To be able to create an interpreter of a simple programming language.
An interpreter is a program that read a program text written by a user, and that makes a computer run as instructed. A common interpreter has the following components:
- parser, which translates a user program into an internal representation called "abstract syntax tree",
- evaluator, which executes the instruction by walking the tree, and
- other runtimes including built-in features, memory management, etc.
Today, we will write a very simple Ruby interpreter in Ruby. We will focus on the "evaluator". A simple parser is provided by the organizer, and all other runtime features are "outsourced" to Ruby's ones.
The target language (which our interpreter runs a program written in) and the host language (which we use to write our interpreter) are Ruby. More precisely, the target language is MinRuby, a very simplified variant of Ruby, which includes the following features:
- Arithmetic, comparison:
1 + 2 * 3
、42 > 40
、3 * 4 == 5 + 7
- Statements, variables:
x = 42; x = x + 1; p(x)
- Branch, loop:
if 42 > 40
、while 42 > 40
- Function call:
p(1)
- Function definition:
def fib(n); ...; end
- Array and Hash:
a = [1, 2, 3]; a[1] = 42; p(a[0])
、h = {}; h["foo"] = "bar"; p(h["foo"])
An abstract syntax tree (AST) is a "tree" representation of a program. For example, we can represent a program text "1 + 2 * 3
" as the following tree structure:
(+)
/ \
/ \
1 (*)
/ \
/ \
2 3
This tree can be encoded in a data structure of Ruby arrays:
["+",
["lit", 1],
["-",
["lit", 2],
["lit", 3]]]
You can easily see the correspondence between the original tree and this data, I believe :-) Each array corresponds to each node of the tree structure. The first element of each array is a string that represents its node type. The second and later elements are its child nodes and/or auxiliary data. "lit"
is an abbreviation of literal, and its second element is an integer value of the literal.
We will create an "evaluator" that traverses this tree and runs its instruction. In the case of the tree above, we can use recursive call to "evaluate" the left and right nodes to a value (in this case, an integer), and combines the two values as the label indicates.
Here is another example. A text "x = 42; y = x + 1; p(y)
" can be represented as:
["stmts",
["var_assign", "x", ["lit", 42]],
["var_assign", "y", ["+", ["var_ref", "x"], ["lit", 1]]],
["func_call", "p", ["var_ref", "y"]]]
"stmts"
is an abbreviation of statements, which means a sequential evaluation of one or more expressions. "var_assign"

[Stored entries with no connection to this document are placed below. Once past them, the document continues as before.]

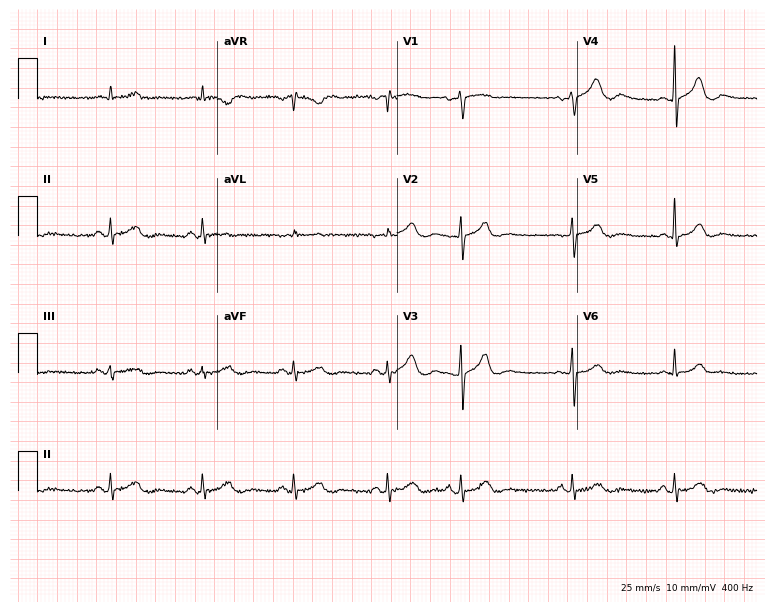
Electrocardiogram (7.3-second recording at 400 Hz), a female patient, 73 years old. Overall reading on record: normal ECG.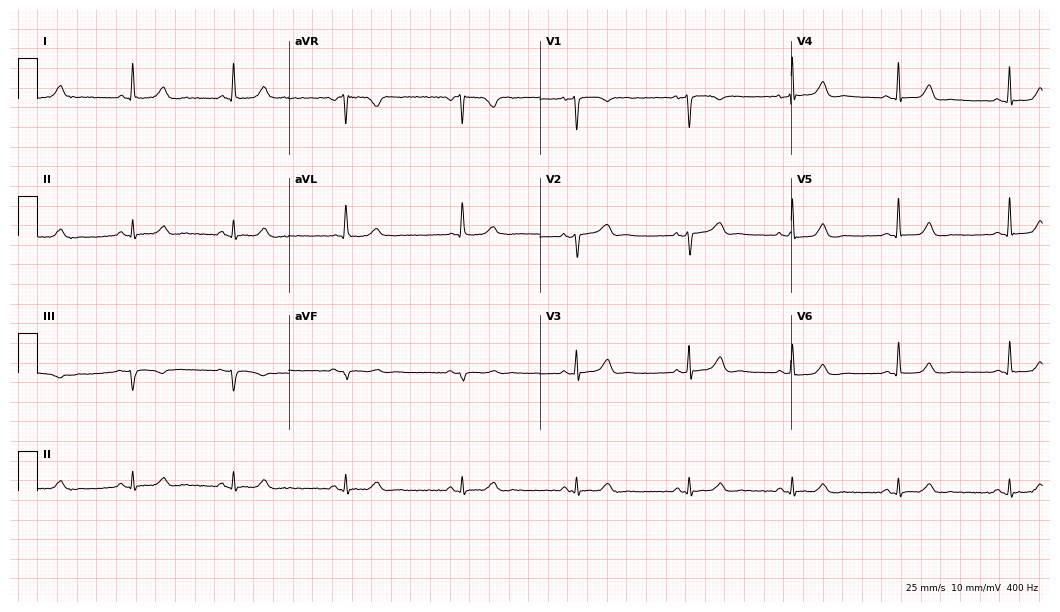
Electrocardiogram, a female, 49 years old. Of the six screened findings (first-degree AV block, right bundle branch block (RBBB), left bundle branch block (LBBB), sinus bradycardia, atrial fibrillation (AF), sinus tachycardia), none is recorded.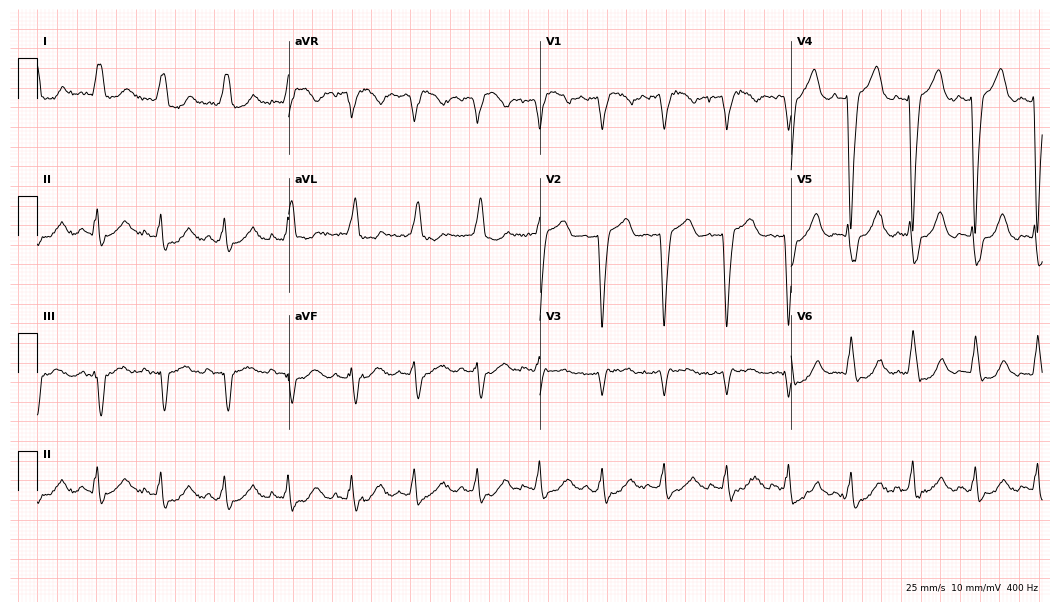
12-lead ECG from a 62-year-old female. Findings include left bundle branch block.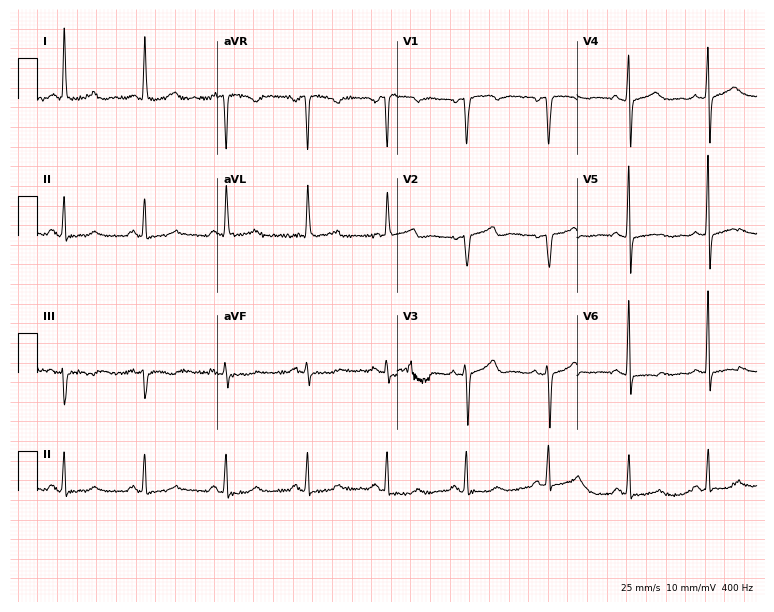
Electrocardiogram (7.3-second recording at 400 Hz), a 64-year-old woman. Of the six screened findings (first-degree AV block, right bundle branch block, left bundle branch block, sinus bradycardia, atrial fibrillation, sinus tachycardia), none is recorded.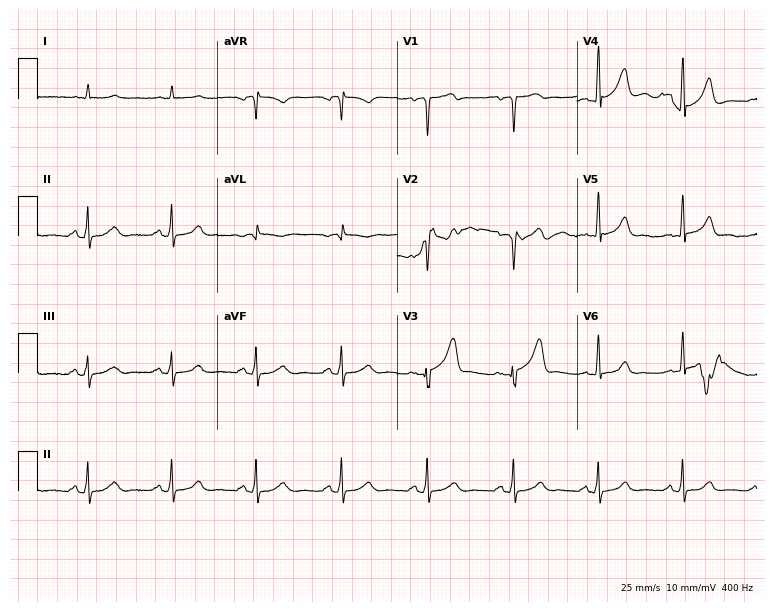
Resting 12-lead electrocardiogram (7.3-second recording at 400 Hz). Patient: a 57-year-old male. Read as a normal ECG.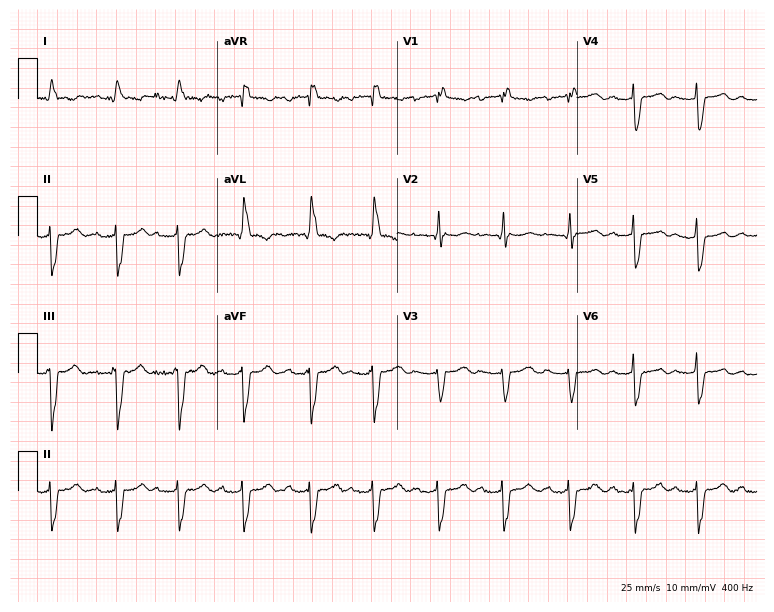
12-lead ECG from a 57-year-old female (7.3-second recording at 400 Hz). Shows first-degree AV block, right bundle branch block.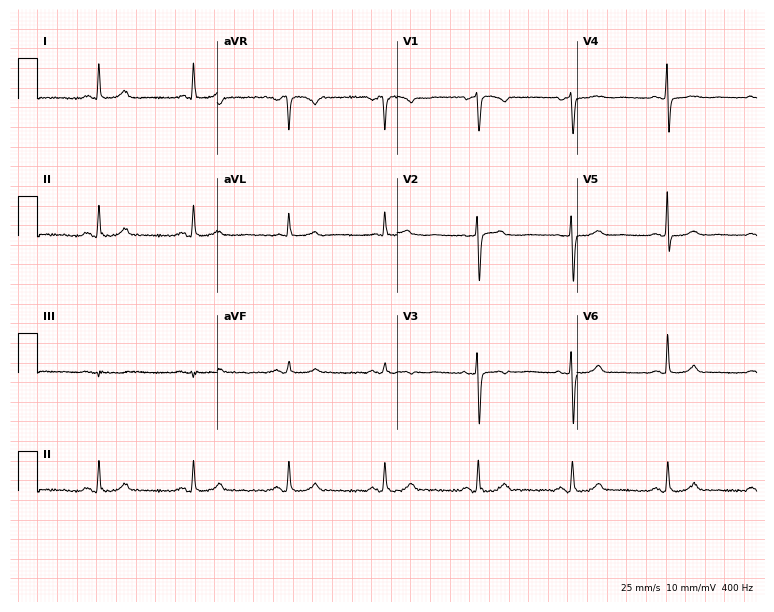
12-lead ECG (7.3-second recording at 400 Hz) from a woman, 66 years old. Labelled as a normal ECG.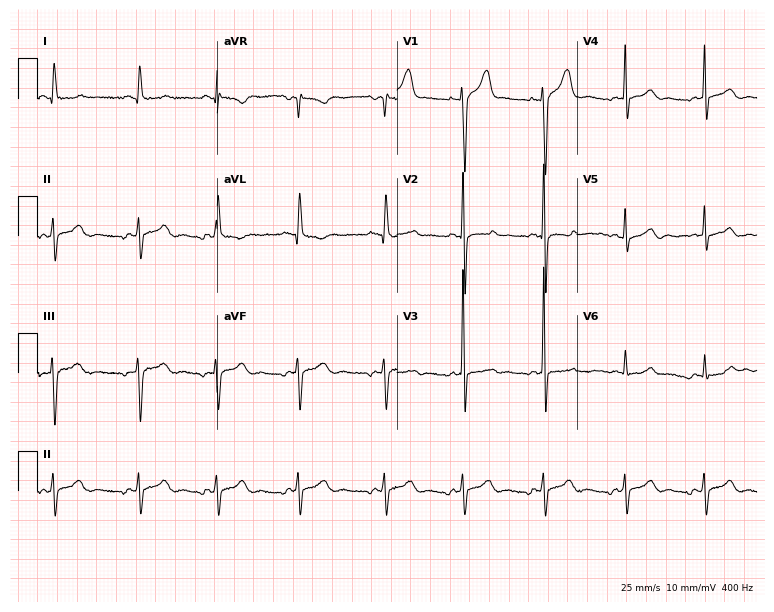
Resting 12-lead electrocardiogram. Patient: a male, 22 years old. None of these six findings is recorded: first-degree AV block, right bundle branch block (RBBB), left bundle branch block (LBBB), sinus bradycardia, atrial fibrillation (AF), sinus tachycardia. Other findings, if any, are not listed.

is an assignment to a variable, "var_ref"
is a reference of a variable, and "func_call"
is a function call. Observe the correspondence to the original text.
It is called "parsing" to create an AST from a program text. The parser we use today is provided as minruby
gem. Please install:
$ gem install minruby
If you run the following program, you will see ASTs. Try to parse some programs and observe the result.
require "pp"
require "minruby"
pp minruby_parse("1 + 2 * 3")
pp minruby_parse("(1 + 2) * 3")
pp minruby_parse("x = 42; y = x + 1; p(y)")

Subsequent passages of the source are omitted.